Let us focus on EKG interpretations and basically diagnostic interpretations in general. We do know that the interpretation of any diagnostic tests or study performed in the conjunction with the patient visit should be reported in addition to the appropriate E/M service. Read this expert medical billing and coding training article for more.
Now, there are a number of things that emergency physicians do interpret. And that varies between state and between region and what groups are billing for what. But I let us go through specifically about the more common ones that are being billed.
The Interpretation of x-ray or EKG does not does contribute to the diagnosis or treatment of the emergency patient that is not deemed to be medically necessary and not reimbursable.
Our expert in a medical coding conference cited this example. We do an interpretation of an EKG out of the 100% necessary for that particular case. We are ordering on EKG and looking for some subtle changes on that that may indicate to the person as having some underlying coronary or artery disease that could be a rhythm problem with the heart itself. But definitely we are ordering that for again reasons based on our evaluation or evaluations about the historical and on following the exam.
So some of it comes in complaining of things such as obviously chest pains, for pretty obvious reasons for getting a cardiogram but someone could be complaining of profound. You know, this and this could have had a single episode, could have had, you know, complain of global weakness.

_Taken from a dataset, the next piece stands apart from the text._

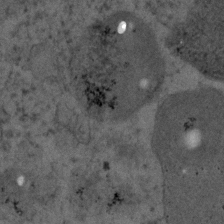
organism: Human
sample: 1205lu cells

But there are a number of reasons why you order an EKG including abdominal pain by the way.
So once you do that, you know, and going through your medical coding training, et cetera, you'll understand the certain things coronary wise could present multiple different presenting complaints. So once again, you know, order an EKG, interpretation an EKG is done by the emergency physician 100% of the time. It's very rare that another physician interprets it for the emergency physician. So that would be important.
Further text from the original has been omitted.